Leave out the pictures and repeat exactly the lines from the one containing "n t t I i \i" through the end of the records.

| RECORDS SUPPLIED |
* * * * * * * * *
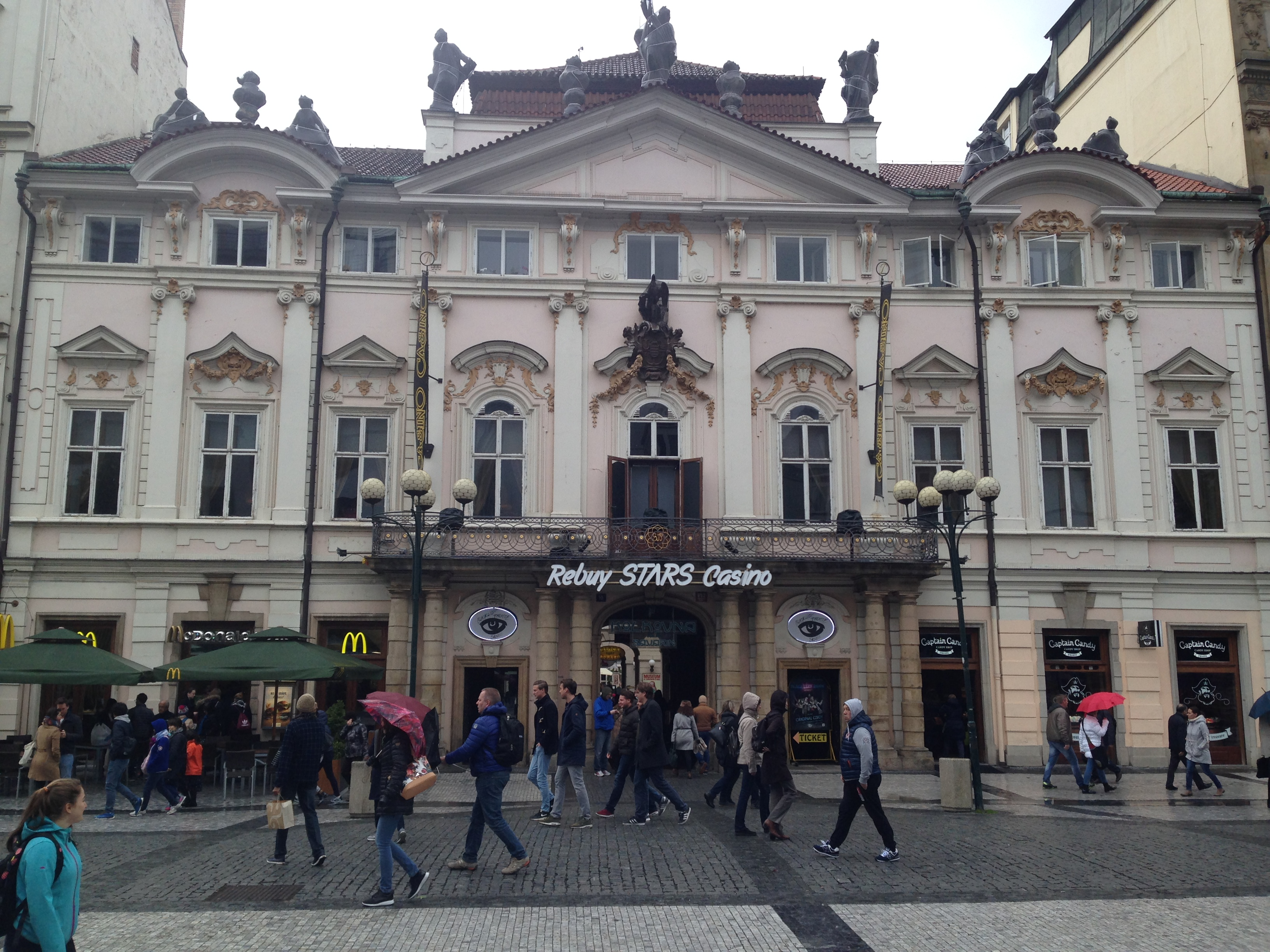 Casino und McDonald’s in der Na příkopě, Prag
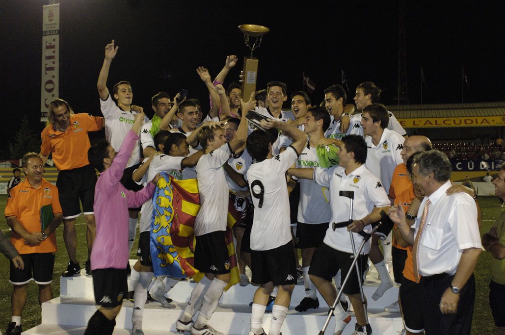 Guanyador Cotif 09 (València CF)
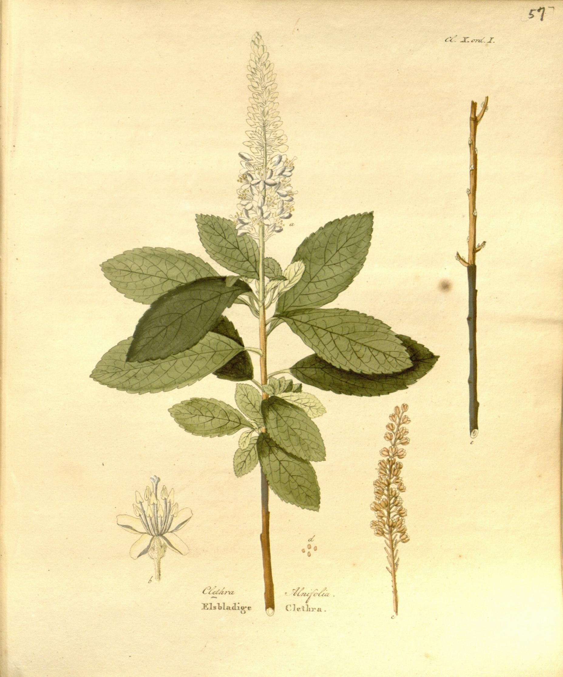 n t t I i \i i I i- c\ -^^ «^. f V, m ^ '-\
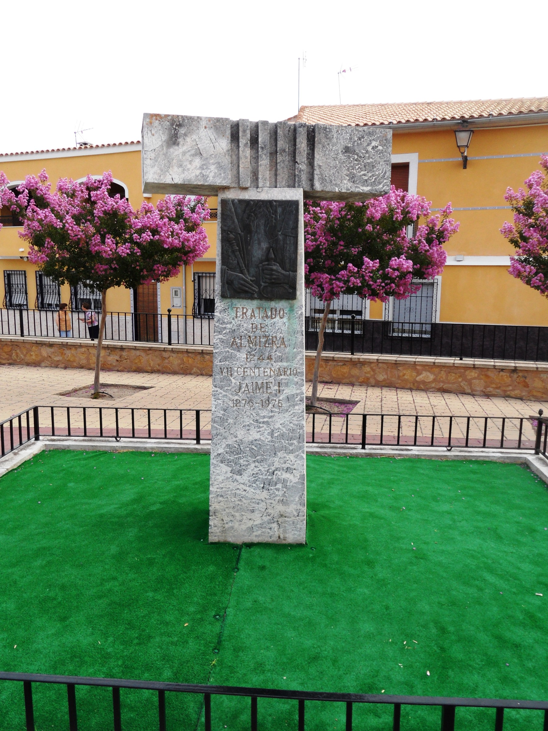 Monument al Tractat d'Almiçrà.
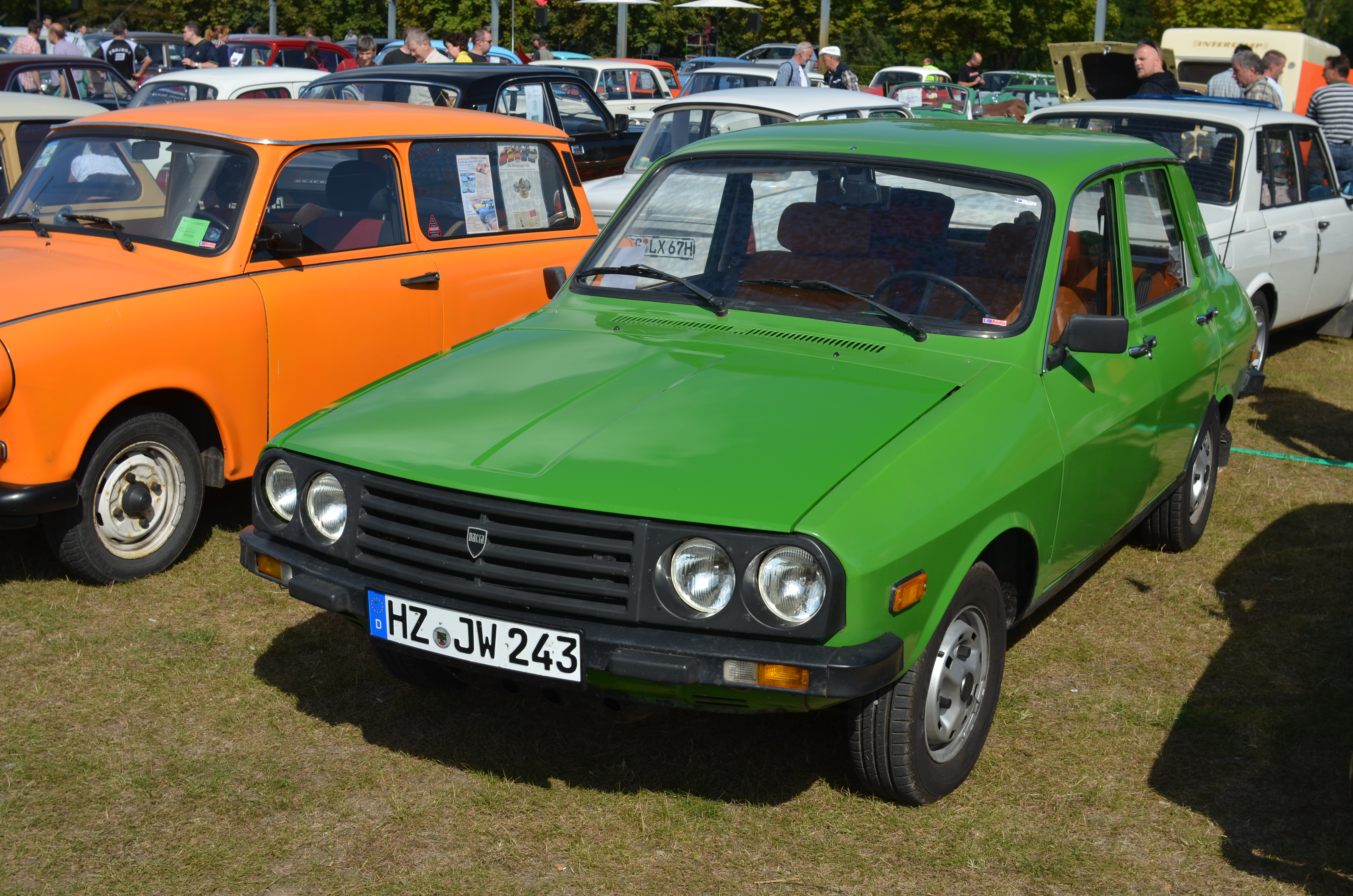 Dacia
* * * * * * * * *
| FINISHED TASK |
 n t t I i \i i I i- c\ -^^ «^. f V, m ^ '-\
 Monument al Tractat d'Almiçrà.
 Dacia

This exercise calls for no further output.